#### [YOUR GOAL]
With pictures removed, print the listing exactly.

#### [STUDY MATERIAL]
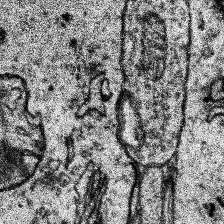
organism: Human
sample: Temporal Lobe
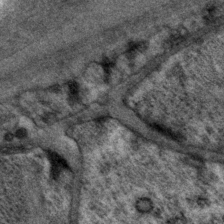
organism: P. pacificus
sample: Pharynx
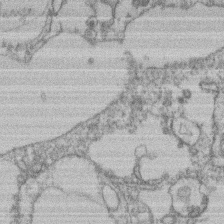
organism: Mouse
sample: T cell stromal cell synapse
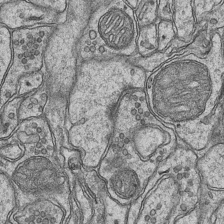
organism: Mouse
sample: CA1 Hippocampus
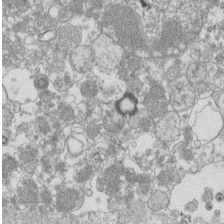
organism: Human
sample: HeLa cell HIV synapse
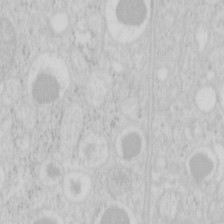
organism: Mouse
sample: Pancreas
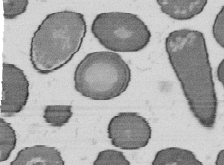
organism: B. subtilis
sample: Bacterial spore
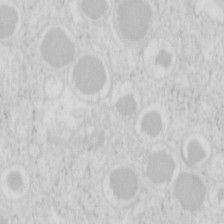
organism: Mouse
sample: Pancreas
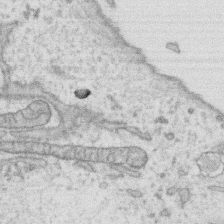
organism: Human
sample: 1205lu cells

#### [TASK SOLUTION]
organism: Human
sample: Temporal Lobe
organism: P. pacificus
sample: Pharynx
organism: Mouse
sample: T cell stromal cell synapse
organism: Mouse
sample: CA1 Hippocampus
organism: Human
sample: HeLa cell HIV synapse
organism: Mouse
sample: Pancreas
organism: B. subtilis
sample: Bacterial spore
organism: Mouse
sample: Pancreas
organism: Human
sample: 1205lu cells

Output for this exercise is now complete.